Other interesting places include the nearby small town of La Côte St André (20 Km from Voiron), home town of the composer Hector Berlioz (1803-1869), where they have a museum to the composer, and hold a yearly festival in his honour.
Southeast of Voiron is the city of Grenoble (population about 400,000), with all you would expect in terms of museums, cafes, restaurants, etc. Grenoble hosts three universities, plus several worldwide renowned engineering and business schools. It is also the home to important multi-national research centres in nuclear science and nanotechnologies. Several high-tech industries moved to the city in the late twentieth century: computers (Hewlett-Packard), processor chips, and more recently solar cells. Thus Grenoble is an important city with a largely well-educated and multi-national population. A famous castle 15 Km south of Grenoble, the Chateau de Vizille, is known as the place where the French Revolution started in 1789, and has a museum dedicated to the Revolution. There are also sites in Grenoble that relate to incidents from the Revolution. During Roman times the city was known as Gratianopolis, and remains of the original Roman walls of the city can still be seen near the centre.
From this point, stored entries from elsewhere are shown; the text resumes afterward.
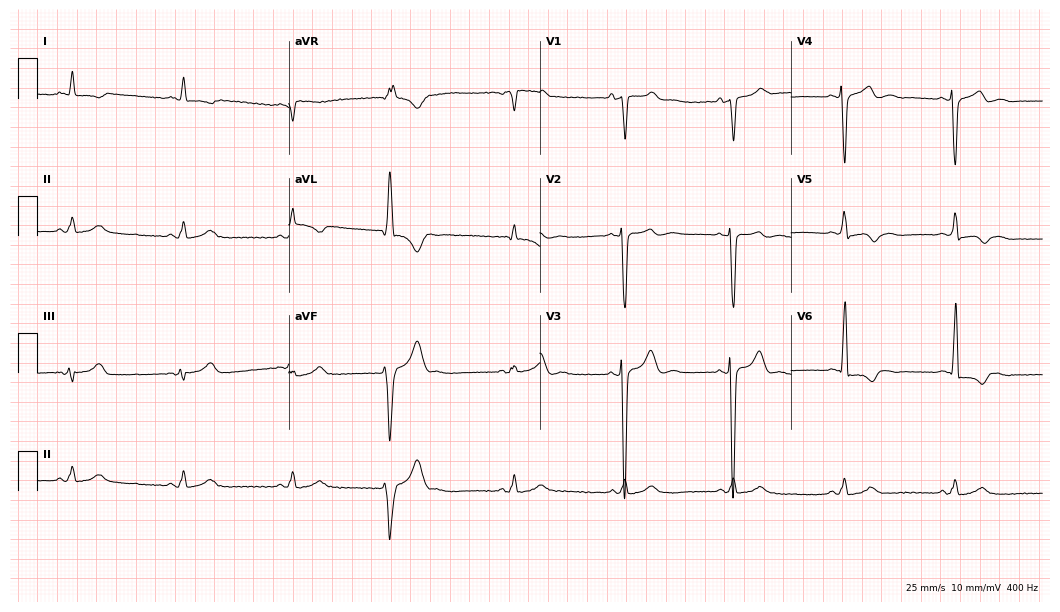
Resting 12-lead electrocardiogram (10.2-second recording at 400 Hz). Patient: a female, 77 years old. None of these six findings is recorded: first-degree AV block, right bundle branch block, left bundle branch block, sinus bradycardia, atrial fibrillation, sinus tachycardia. Findings outside these six are not listed.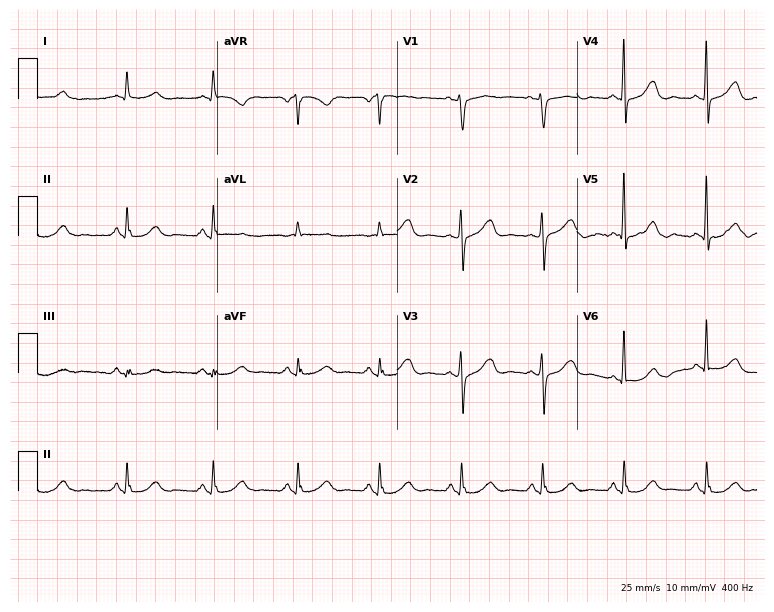
12-lead ECG from a male, 82 years old (7.3-second recording at 400 Hz). Recorded interpretation: within normal limits.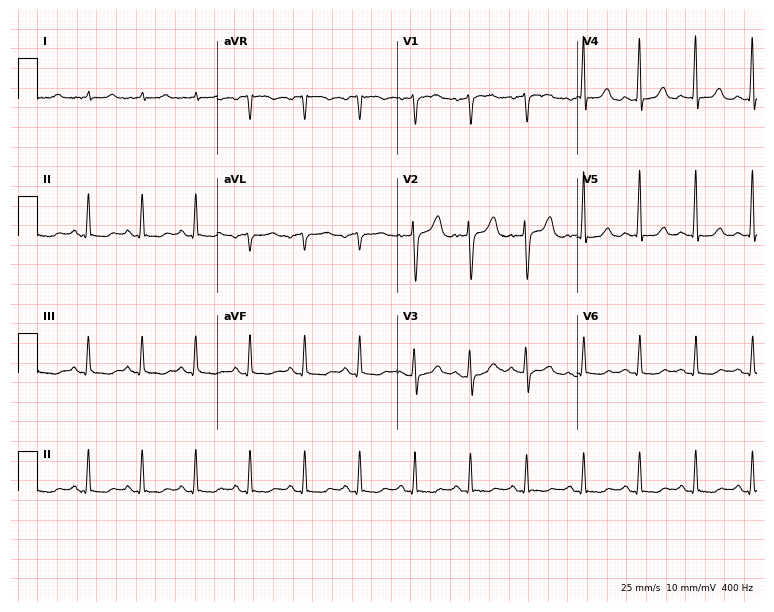
Resting 12-lead electrocardiogram (7.3-second recording at 400 Hz). Patient: a 64-year-old female. The tracing shows sinus tachycardia (a sinus rate of 100 beats per minute or more).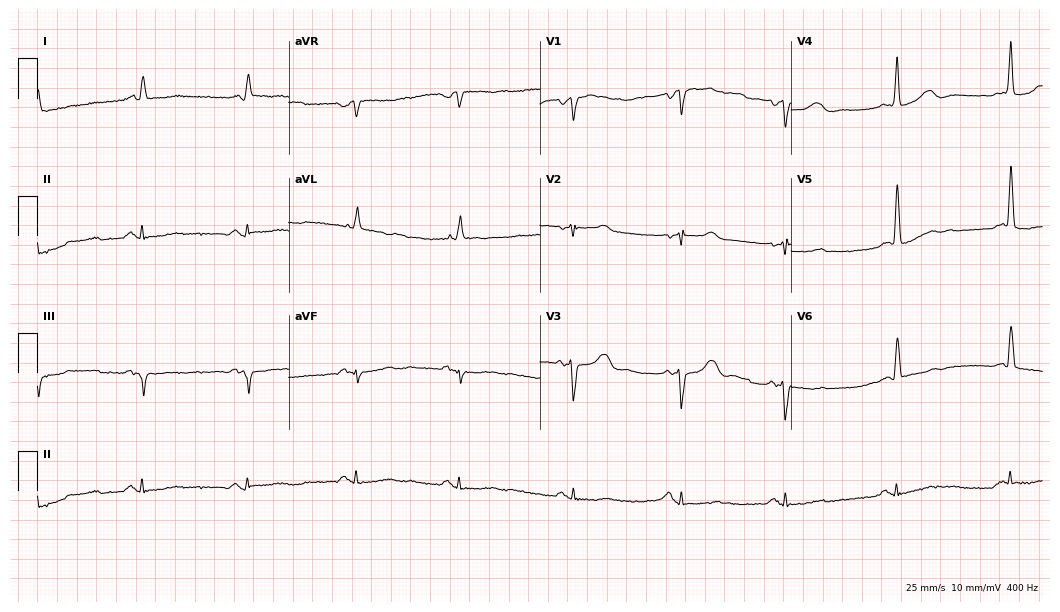
12-lead ECG (10.2-second recording at 400 Hz) from a 71-year-old male patient. Screened for six findings — first-degree AV block, right bundle branch block, left bundle branch block, sinus bradycardia, atrial fibrillation, sinus tachycardia — none is recorded. Only these six findings were labelled.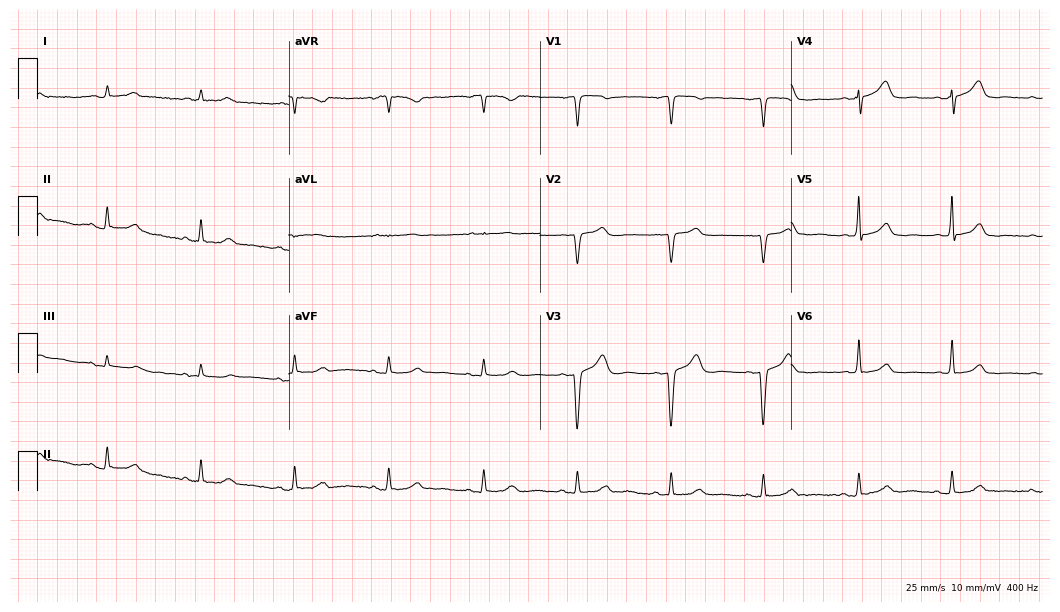
ECG (10.2-second recording at 400 Hz) — a 66-year-old male. Screened for six findings — first-degree AV block, right bundle branch block, left bundle branch block, sinus bradycardia, atrial fibrillation, sinus tachycardia — none is recorded.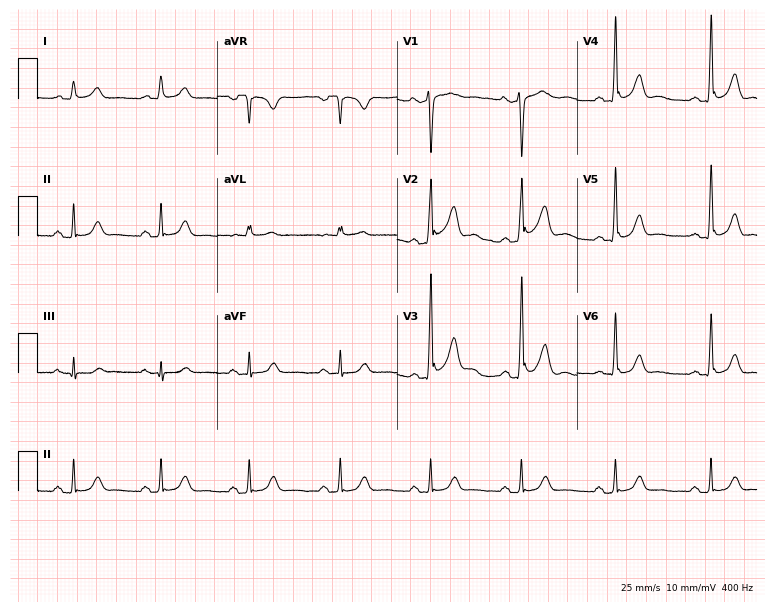
ECG (7.3-second recording at 400 Hz) — a male, 36 years old. Labelled as a normal ECG.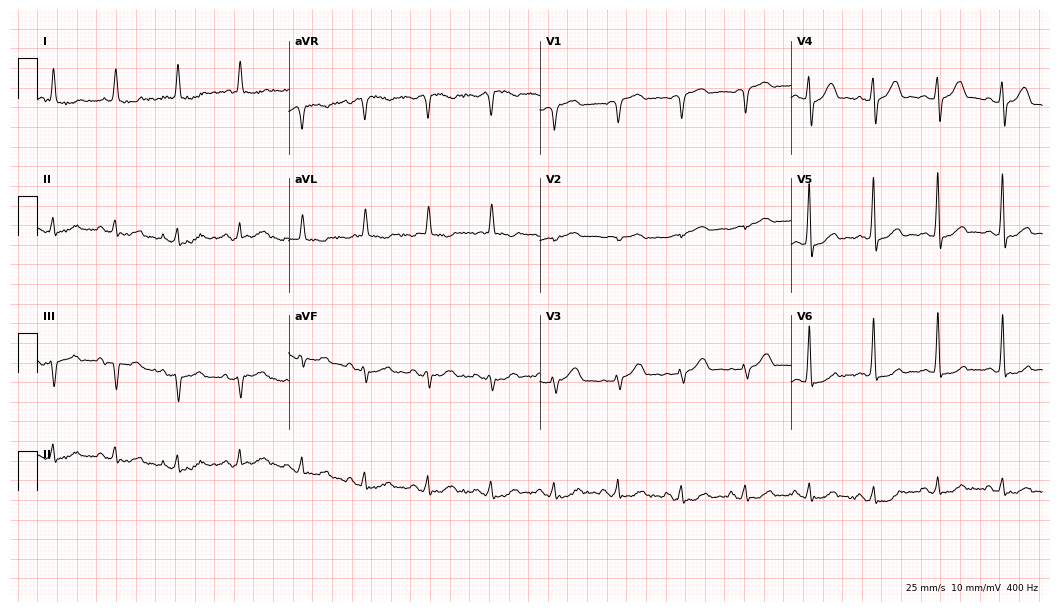
Standard 12-lead ECG recorded from a male patient, 81 years old (10.2-second recording at 400 Hz). None of these six findings is recorded: first-degree AV block, right bundle branch block (RBBB), left bundle branch block (LBBB), sinus bradycardia, atrial fibrillation (AF), sinus tachycardia.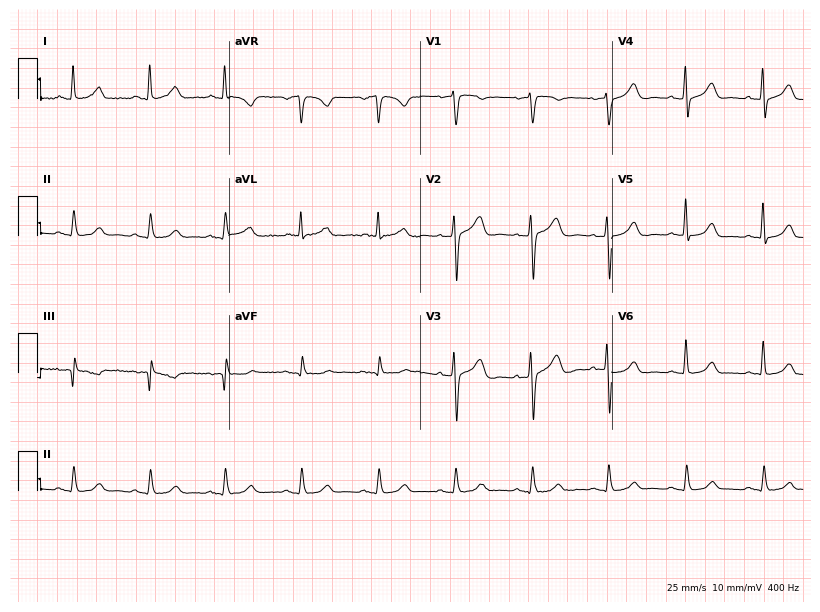
Standard 12-lead ECG recorded from an 82-year-old male (7.8-second recording at 400 Hz). Read as a normal ECG.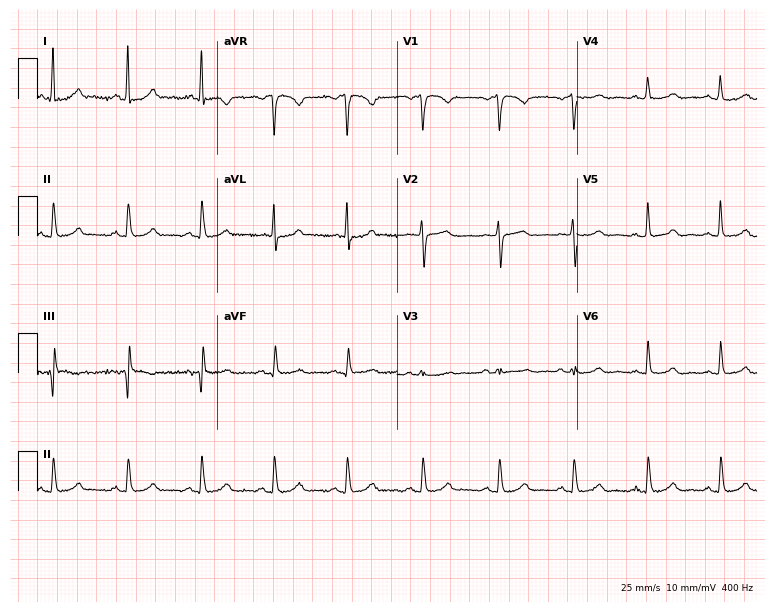
Resting 12-lead electrocardiogram (7.3-second recording at 400 Hz). Patient: a 64-year-old woman. Read as a normal ECG.

Worth visiting in Grenoble are the Bastille (an ancient series of fortifications on the mountainside overlooking the town and accessible by “Les Bulles” – a system of egg-shaped cable cars that run from Grenoble, over the river Isère to the Bastille), the Musée Dauphinois (in a converted convent below the Bastille and overlooking the city) – containing an exhibition of rural life for peoples of the alps as well as an exhibition on the history of skiing, the medieval Notre Dame cathedral and St André, St Hughes, and St Laurent churches, the old Parliament building in St André square, and the many city centre squares and fountains.